Herron worked with a sleep specialist from CSIP to help hone in on her sleep during training, too. She says one of her takeaways was getting sunlight in the mornings soon after waking up to help set a circadian rhythm. So she’d often start the day with walks with her husband/coach.

Before Further, Herron planned to sleep a couple of hours at night during the event, as well as during the day, basically resting when she felt like she needed to. And while she says she did get some good sleep during the race, often resting for about 90 minutes or so, other days had more broken sleep with just 30- to 40-minute naps. By the last day, she took longer breaks, while still keeping her eye on the women’s six-day record.

CISP also tracked sleep during Further, and Herron says Stellingwerff found it super surprising how little she actually rested Many runners put an emphasis on weekend.

One week later, Herron is still in recovery mode as she lets her body come back to baseline and mend from the stress of jostled insides. But, like the ultrarunner she’s born to be and the high achiever she already is, Herron always has her eyes on a goal.
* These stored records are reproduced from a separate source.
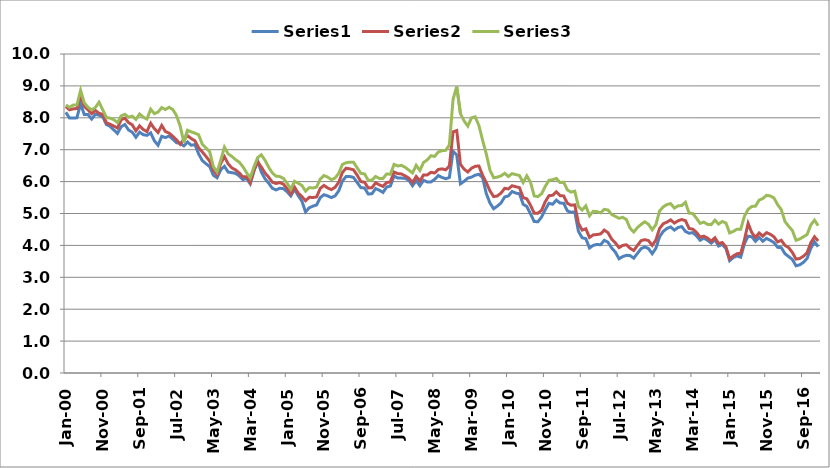
| Category | Series 0 | Series 1 | Series 2 |
|---|---|---|---|
| 2000-01-01 | 8.17 | 8.35 | 8.4 |
| 2000-02-01 | 7.99 | 8.25 | 8.33 |
| 2000-03-01 | 7.99 | 8.28 | 8.4 |
| 2000-04-01 | 8 | 8.29 | 8.4 |
| 2000-05-01 | 8.44 | 8.7 | 8.86 |
| 2000-06-01 | 8.1 | 8.36 | 8.47 |
| 2000-07-01 | 8.1 | 8.25 | 8.33 |
| 2000-08-01 | 7.96 | 8.13 | 8.25 |
| 2000-09-01 | 8.11 | 8.23 | 8.32 |
| 2000-10-01 | 8.08 | 8.14 | 8.49 |
| 2000-11-01 | 8.03 | 8.11 | 8.25 |
| 2000-12-01 | 7.79 | 7.84 | 8.01 |
| 2001-01-01 | 7.73 | 7.8 | 7.99 |
| 2001-02-01 | 7.62 | 7.74 | 7.94 |
| 2001-03-01 | 7.51 | 7.68 | 7.85 |
| 2001-04-01 | 7.72 | 7.94 | 8.06 |
| 2001-05-01 | 7.79 | 7.99 | 8.11 |
| 2001-06-01 | 7.62 | 7.85 | 8.02 |
| 2001-07-01 | 7.55 | 7.78 | 8.05 |
| 2001-08-01 | 7.39 | 7.59 | 7.95 |
| 2001-09-01 | 7.55 | 7.75 | 8.12 |
| 2001-10-01 | 7.47 | 7.63 | 8.02 |
| 2001-11-01 | 7.45 | 7.57 | 7.96 |
| 2001-12-01 | 7.53 | 7.83 | 8.27 |
| 2002-01-01 | 7.28 | 7.66 | 8.13 |
| 2002-02-01 | 7.14 | 7.54 | 8.18 |
| 2002-03-01 | 7.42 | 7.76 | 8.32 |
| 2002-04-01 | 7.38 | 7.57 | 8.26 |
| 2002-05-01 | 7.43 | 7.52 | 8.33 |
| 2002-06-01 | 7.33 | 7.42 | 8.26 |
| 2002-07-01 | 7.22 | 7.31 | 8.07 |
| 2002-08-01 | 7.2 | 7.17 | 7.74 |
| 2002-09-01 | 7.12 | 7.32 | 7.23 |
| 2002-10-01 | 7.24 | 7.44 | 7.61 |
| 2002-11-01 | 7.14 | 7.35 | 7.56 |
| 2002-12-01 | 7.16 | 7.28 | 7.52 |
| 2003-01-01 | 6.87 | 7.06 | 7.47 |
| 2003-02-01 | 6.66 | 6.93 | 7.17 |
| 2003-03-01 | 6.56 | 6.79 | 7.05 |
| 2003-04-01 | 6.47 | 6.64 | 6.94 |
| 2003-05-01 | 6.2 | 6.36 | 6.47 |
| 2003-06-01 | 6.12 | 6.21 | 6.3 |
| 2003-07-01 | 6.37 | 6.57 | 6.67 |
| 2003-08-01 | 6.48 | 6.78 | 7.08 |
| 2003-09-01 | 6.3 | 6.56 | 6.87 |
| 2003-10-01 | 6.28 | 6.43 | 6.79 |
| 2003-11-01 | 6.26 | 6.37 | 6.69 |
| 2003-12-01 | 6.18 | 6.27 | 6.61 |
| 2004-01-01 | 6.06 | 6.15 | 6.47 |
| 2004-02-01 | 6.1 | 6.15 | 6.28 |
| 2004-03-01 | 5.93 | 5.97 | 6.12 |
| 2004-04-01 | 6.33 | 6.35 | 6.46 |
| 2004-05-01 | 6.66 | 6.62 | 6.75 |
| 2004-06-01 | 6.3 | 6.46 | 6.84 |
| 2004-07-01 | 6.09 | 6.27 | 6.67 |
| 2004-08-01 | 5.95 | 6.14 | 6.45 |
| 2004-09-01 | 5.79 | 5.98 | 6.27 |
| 2004-10-01 | 5.74 | 5.94 | 6.17 |
| 2004-11-01 | 5.79 | 5.97 | 6.16 |
| 2004-12-01 | 5.78 | 5.92 | 6.1 |
| 2005-01-01 | 5.68 | 5.78 | 5.95 |
| 2005-02-01 | 5.55 | 5.61 | 5.76 |
| 2005-03-01 | 5.76 | 5.83 | 6.01 |
| 2005-04-01 | 5.56 | 5.64 | 5.95 |
| 2005-05-01 | 5.39 | 5.53 | 5.88 |
| 2005-06-01 | 5.05 | 5.4 | 5.7 |
| 2005-07-01 | 5.18 | 5.51 | 5.81 |
| 2005-08-01 | 5.23 | 5.5 | 5.8 |
| 2005-09-01 | 5.27 | 5.52 | 5.83 |
| 2005-10-01 | 5.5 | 5.79 | 6.08 |
| 2005-11-01 | 5.59 | 5.88 | 6.19 |
| 2005-12-01 | 5.55 | 5.8 | 6.14 |
| 2006-01-01 | 5.5 | 5.75 | 6.06 |
| 2006-02-01 | 5.55 | 5.82 | 6.11 |
| 2006-03-01 | 5.71 | 5.98 | 6.26 |
| 2006-04-01 | 6.02 | 6.29 | 6.54 |
| 2006-05-01 | 6.16 | 6.42 | 6.59 |
| 2006-06-01 | 6.16 | 6.4 | 6.61 |
| 2006-07-01 | 6.13 | 6.37 | 6.61 |
| 2006-08-01 | 5.97 | 6.2 | 6.43 |
| 2006-09-01 | 5.81 | 6 | 6.26 |
| 2006-10-01 | 5.8 | 5.98 | 6.24 |
| 2006-11-01 | 5.61 | 5.8 | 6.04 |
| 2006-12-01 | 5.62 | 5.81 | 6.05 |
| 2007-01-01 | 5.78 | 5.96 | 6.16 |
| 2007-02-01 | 5.73 | 5.9 | 6.1 |
| 2007-03-01 | 5.66 | 5.85 | 6.1 |
| 2007-04-01 | 5.83 | 5.97 | 6.24 |
| 2007-05-01 | 5.86 | 5.99 | 6.23 |
| 2007-06-01 | 6.18 | 6.3 | 6.54 |
| 2007-07-01 | 6.11 | 6.25 | 6.49 |
| 2007-08-01 | 6.11 | 6.24 | 6.51 |
| 2007-09-01 | 6.1 | 6.18 | 6.45 |
| 2007-10-01 | 6.04 | 6.11 | 6.36 |
| 2007-11-01 | 5.87 | 5.97 | 6.27 |
| 2007-12-01 | 6.03 | 6.16 | 6.51 |
| 2008-01-01 | 5.87 | 6.02 | 6.35 |
| 2008-02-01 | 6.04 | 6.21 | 6.6 |
| 2008-03-01 | 5.99 | 6.21 | 6.68 |
| 2008-04-01 | 5.99 | 6.29 | 6.81 |
| 2008-05-01 | 6.07 | 6.27 | 6.79 |
| 2008-06-01 | 6.19 | 6.38 | 6.93 |
| 2008-07-01 | 6.13 | 6.4 | 6.97 |
| 2008-08-01 | 6.09 | 6.37 | 6.98 |
| 2008-09-01 | 6.13 | 6.49 | 7.15 |
| 2008-10-01 | 6.95 | 7.56 | 8.58 |
| 2008-11-01 | 6.83 | 7.6 | 8.98 |
| 2008-12-01 | 5.93 | 6.54 | 8.13 |
| 2009-01-01 | 6.01 | 6.39 | 7.9 |
| 2009-02-01 | 6.11 | 6.3 | 7.74 |
| 2009-03-01 | 6.14 | 6.42 | 8 |
| 2009-04-01 | 6.2 | 6.48 | 8.03 |
| 2009-05-01 | 6.23 | 6.49 | 7.76 |
| 2009-06-01 | 6.13 | 6.2 | 7.3 |
| 2009-07-01 | 5.63 | 5.97 | 6.87 |
| 2009-08-01 | 5.33 | 5.71 | 6.36 |
| 2009-09-01 | 5.15 | 5.53 | 6.12 |
| 2009-10-01 | 5.23 | 5.55 | 6.14 |
| 2009-11-01 | 5.33 | 5.64 | 6.18 |
| 2009-12-01 | 5.52 | 5.79 | 6.26 |
| 2010-01-01 | 5.55 | 5.77 | 6.16 |
| 2010-02-01 | 5.69 | 5.87 | 6.25 |
| 2010-03-01 | 5.64 | 5.84 | 6.22 |
| 2010-04-01 | 5.62 | 5.81 | 6.19 |
| 2010-05-01 | 5.29 | 5.5 | 5.97 |
| 2010-06-01 | 5.22 | 5.46 | 6.18 |
| 2010-07-01 | 4.99 | 5.26 | 5.98 |
| 2010-08-01 | 4.75 | 5.01 | 5.55 |
| 2010-09-01 | 4.74 | 5.01 | 5.53 |
| 2010-10-01 | 4.89 | 5.1 | 5.62 |
| 2010-11-01 | 5.12 | 5.37 | 5.85 |
| 2010-12-01 | 5.32 | 5.56 | 6.04 |
| 2011-01-01 | 5.29 | 5.57 | 6.06 |
| 2011-02-01 | 5.42 | 5.68 | 6.1 |
| 2011-03-01 | 5.33 | 5.56 | 5.97 |
| 2011-04-01 | 5.32 | 5.55 | 5.98 |
| 2011-05-01 | 5.08 | 5.32 | 5.74 |
| 2011-06-01 | 5.04 | 5.26 | 5.67 |
| 2011-07-01 | 5.05 | 5.27 | 5.7 |
| 2011-08-01 | 4.44 | 4.69 | 5.22 |
| 2011-09-01 | 4.24 | 4.48 | 5.11 |
| 2011-10-01 | 4.21 | 4.52 | 5.24 |
| 2011-11-01 | 3.92 | 4.25 | 4.93 |
| 2011-12-01 | 4 | 4.33 | 5.07 |
| 2012-01-01 | 4.03 | 4.34 | 5.06 |
| 2012-02-01 | 4.02 | 4.36 | 5.02 |
| 2012-03-01 | 4.16 | 4.48 | 5.13 |
| 2012-04-01 | 4.1 | 4.4 | 5.11 |
| 2012-05-01 | 3.92 | 4.2 | 4.97 |
| 2012-06-01 | 3.79 | 4.08 | 4.91 |
| 2012-07-01 | 3.58 | 3.93 | 4.85 |
| 2012-08-01 | 3.65 | 4 | 4.88 |
| 2012-09-01 | 3.69 | 4.02 | 4.81 |
| 2012-10-01 | 3.68 | 3.91 | 4.54 |
| 2012-11-01 | 3.6 | 3.84 | 4.42 |
| 2012-12-01 | 3.75 | 4 | 4.56 |
| 2013-01-01 | 3.9 | 4.15 | 4.66 |
| 2013-02-01 | 3.95 | 4.18 | 4.74 |
| 2013-03-01 | 3.9 | 4.15 | 4.66 |
| 2013-04-01 | 3.74 | 4 | 4.49 |
| 2013-05-01 | 3.91 | 4.17 | 4.65 |
| 2013-06-01 | 4.27 | 4.53 | 5.08 |
| 2013-07-01 | 4.44 | 4.68 | 5.21 |
| 2013-08-01 | 4.53 | 4.73 | 5.28 |
| 2013-09-01 | 4.58 | 4.8 | 5.31 |
| 2013-10-01 | 4.48 | 4.7 | 5.17 |
| 2013-11-01 | 4.56 | 4.77 | 5.24 |
| 2013-12-01 | 4.59 | 4.81 | 5.25 |
| 2014-01-01 | 4.44 | 4.778 | 5.351 |
| 2014-02-01 | 4.38 | 4.53 | 5.01 |
| 2014-03-01 | 4.4 | 4.51 | 5 |
| 2014-04-01 | 4.3 | 4.41 | 4.85 |
| 2014-05-01 | 4.16 | 4.26 | 4.69 |
| 2014-06-01 | 4.23 | 4.29 | 4.73 |
| 2014-07-01 | 4.16 | 4.23 | 4.66 |
| 2014-08-01 | 4.07 | 4.13 | 4.65 |
| 2014-09-01 | 4.18 | 4.24 | 4.79 |
| 2014-10-01 | 3.98 | 4.06 | 4.67 |
| 2014-11-01 | 4.03 | 4.09 | 4.75 |
| 2014-12-01 | 3.9 | 3.95 | 4.7 |
| 2015-01-01 | 3.52 | 3.58 | 4.39 |
| 2015-02-01 | 3.62 | 3.67 | 4.44 |
| 2015-03-01 | 3.67 | 3.74 | 4.51 |
| 2015-04-01 | 3.63 | 3.75 | 4.51 |
| 2015-05-01 | 4.05 | 4.17 | 4.91 |
| 2015-06-01 | 4.29 | 4.69 | 5.13 |
| 2015-07-01 | 4.27 | 4.4 | 5.22 |
| 2015-08-01 | 4.13 | 4.25 | 5.23 |
| 2015-09-01 | 4.25 | 4.39 | 5.42 |
| 2015-10-01 | 4.13 | 4.29 | 5.47 |
| 2015-11-01 | 4.22 | 4.4 | 5.57 |
| 2015-12-01 | 4.16 | 4.35 | 5.55 |
| 2016-01-01 | 4.09 | 4.27 | 5.49 |
| 2016-02-01 | 3.94 | 4.11 | 5.28 |
| 2016-03-01 | 3.93 | 4.16 | 5.12 |
| 2016-04-01 | 3.74 | 4 | 4.75 |
| 2016-05-01 | 3.65 | 3.93 | 4.6 |
| 2016-06-01 | 3.56 | 3.78 | 4.47 |
| 2016-07-01 | 3.36 | 3.57 | 4.16 |
| 2016-08-01 | 3.39 | 3.59 | 4.2 |
| 2016-09-01 | 3.47 | 3.66 | 4.27 |
| 2016-10-01 | 3.59 | 3.77 | 4.34 |
| 2016-11-01 | 3.91 | 4.08 | 4.64 |
| 2016-12-01 | 4.11 | 4.27 | 4.79 |
| 2017-01-01 | 3.96 | 4.14 | 4.62 |

More specifically, she’ll keep working toward running 238,000 lifetime miles, which is about the distance to the moon. “If I keep at it, keep stacking bricks every day—it’s kind of like building this house,” she says. “I’m going to become this rocket to the moon someday.”

Headshot of Mallory Creveling
Mallory Creveling
For example, while she had expected it, Herron says she got her

Mallory Creveling, an ACE-certified personal trainer and RRCA-certified run coach, joined the Runner's World and Bicycling team in August 2021. She has more than a decade of experience covering fitness, health, and nutrition. As a freelance writer, her work appeared in Women's Health, Self, Men's Journal, Reader's Digest, and more. She has also held staff editorial positions at Family Circle and Shape magazines, as well as DailyBurn.com. A former New Yorker/Brooklynite, she's now based in Easton, PA.